We are lucky to have seen him in these years for he is a special talent; and not just as a batsman.

There are experts in England, old players wise in the ways of the game, in what can be achieved by tactical manoeuvring, and how the man holding the reins can get an advantage for his side, who say that Ponting the captain lacks technical skills. These men swear that in the famous Ashes clashes of 2005 Michael Vaughan had the edge. Ponting will answer that he has the trophies to prove that he is a worthy successor to Waugh and Mark Taylor, two of the finest captains of the last 20 years.

No one questions his fielding ability. In his early days as a Test player he kept in the public eye by his catching, his ground work and his ability to hit the stumps on the run.

Now, as he approaches cricket old age, there are no signs that the quickness of his eye or his fleetness of foot are diminishing.
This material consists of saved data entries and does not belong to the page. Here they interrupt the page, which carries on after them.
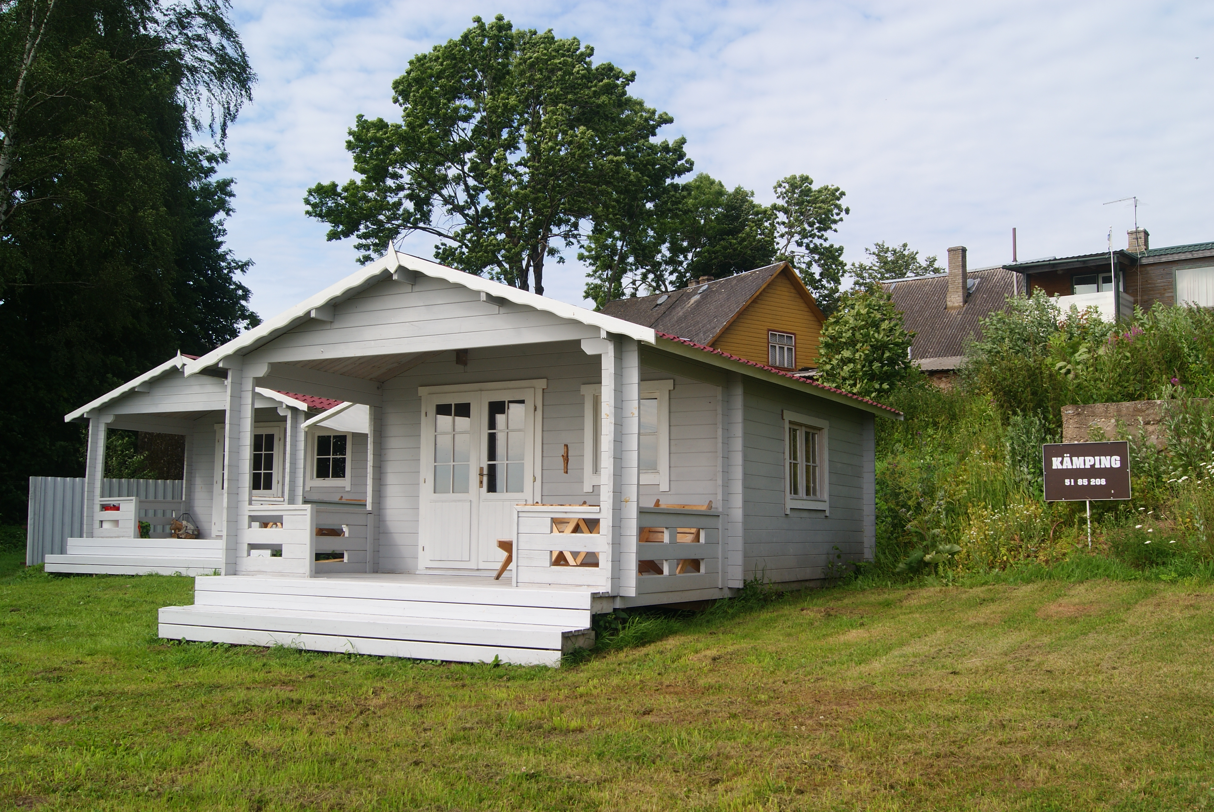 Kallaste Camping
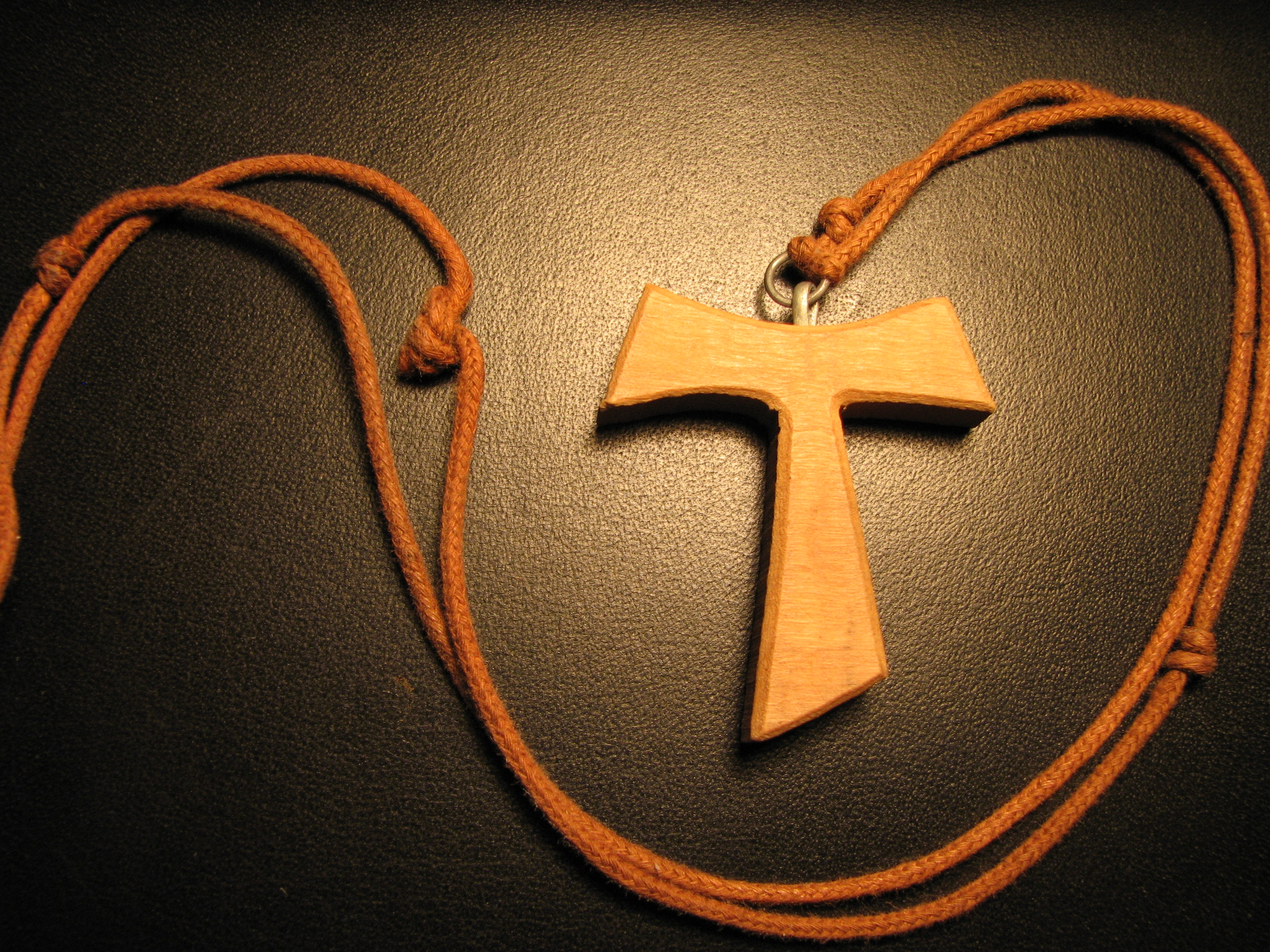 Franciscan Tau
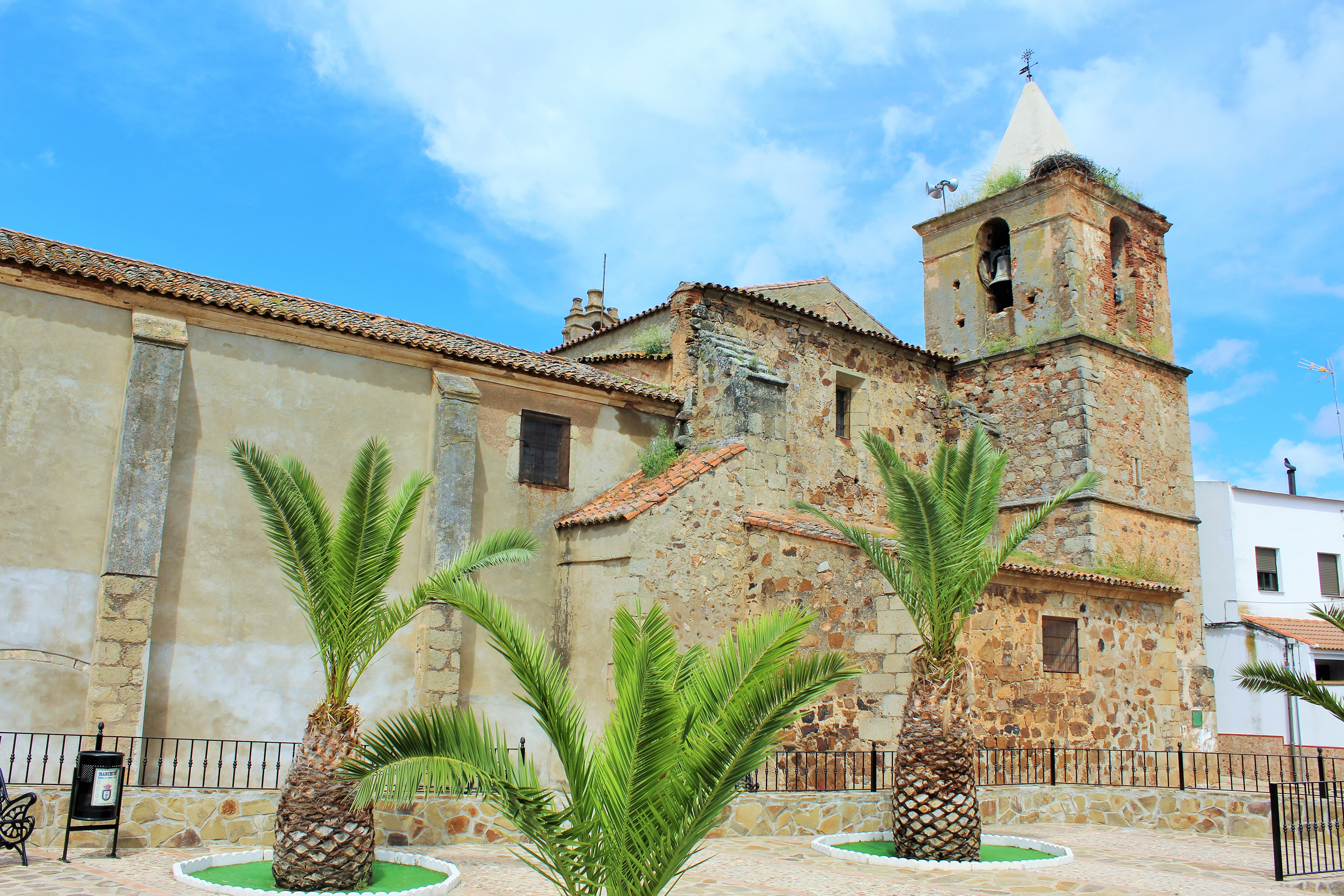 Fachada sur de la iglesia parroquial

The way he ran out Kevin Pietersen at Adelaide is an example of not only the speed at which he moves but also his ability to concentrate during a long innings.

So Ponting is the complete cricketer, even if he no longer bowls that nagging medium pace which brought him one-day wickets in his youth.
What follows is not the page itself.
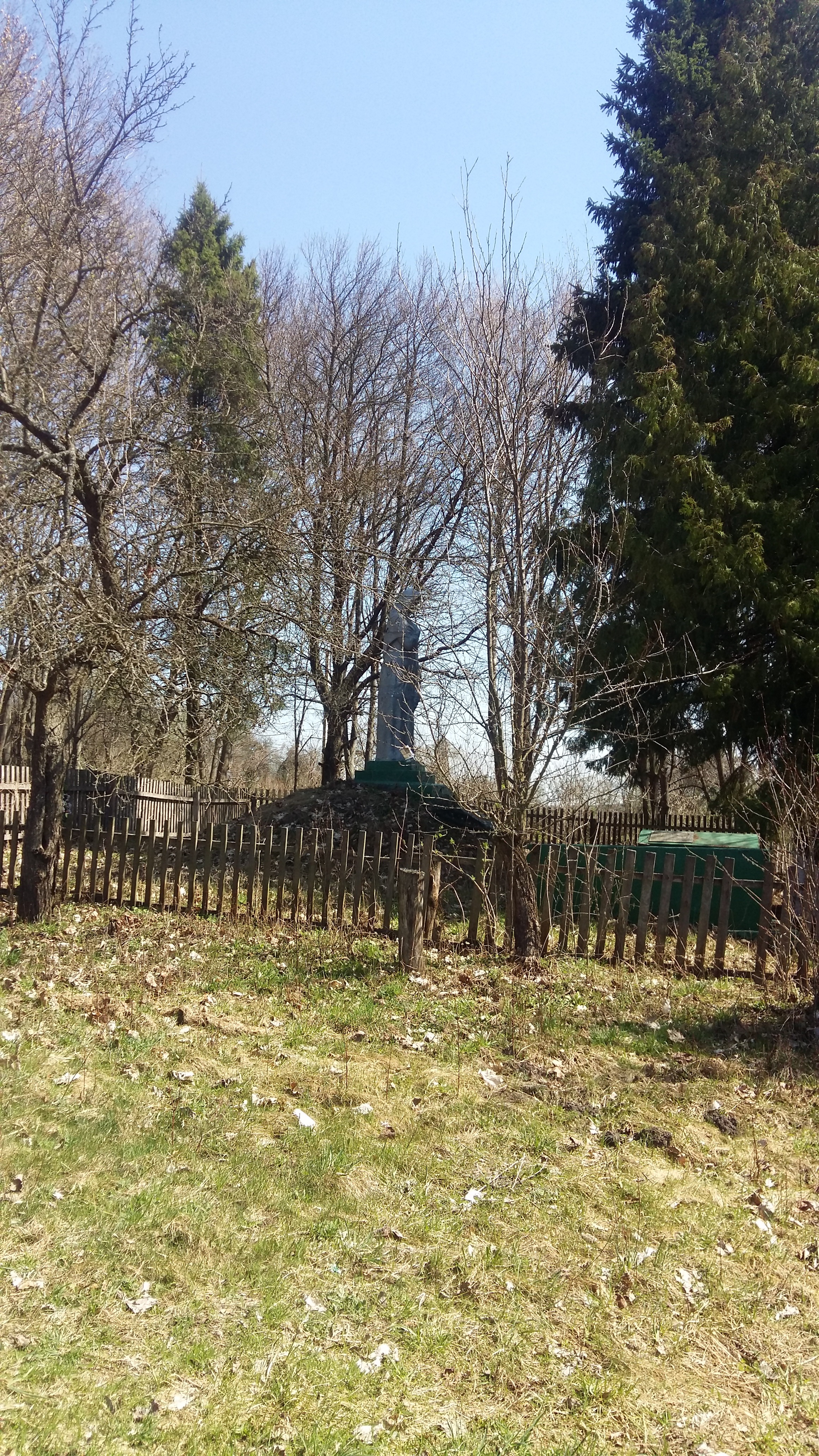 Мемориал Славы в селе Викторово

Modern cricket demands more. Among the old-timers public relations was not a concept but the arrival of the immediate television interview, the press briefing after every big innings and the captain's press conferences at the beginning and end of every match there is a need for the skipper in particular to be personable and pleasant.

Ponting answers that call as easily as he pulls a bad ball from off stump to the deep mid-wicket boundary so it is no surprise to read that he is a relaxed captain in the dressing room, that he enjoys a joke and that he has time to see that any newcomer is made welcome.

Dog racing is his hobby and he owns two greyhounds that race as if their lives depended on the outcome. You will see the similarity between owner and dog.

Has success changed him? Of course, and for the better. The young Ponting could be irresponsible and slapdash. All that has gone as the responsibilities of leadership have kicked in.

But, as anyone who has contact with him on a daily basis will report, he is cheerful, ready to help and polite. He takes difficult questions in his stride, he offers a nice balance between the acceptance of his own accomplishments and the need to tell the opposition that there are more runs to come.

Ponting can be angry, as he was when he felt England were using too many substitute fielders in their Ashes triumph in 2005 and in particular when one ran him out. Is that a crime? Ponting spoke his mind loudly in public and then apologised as big men do.

We wait to discover how big he may be. That judgement — is he greater than Bradman and Waugh? — will be made when he steps down. Until that moment we should simply enjoy those dapper strokes from a batsman whose ability crosses international boundaries and who makes the bookmakers cringe each time he strides to the crease.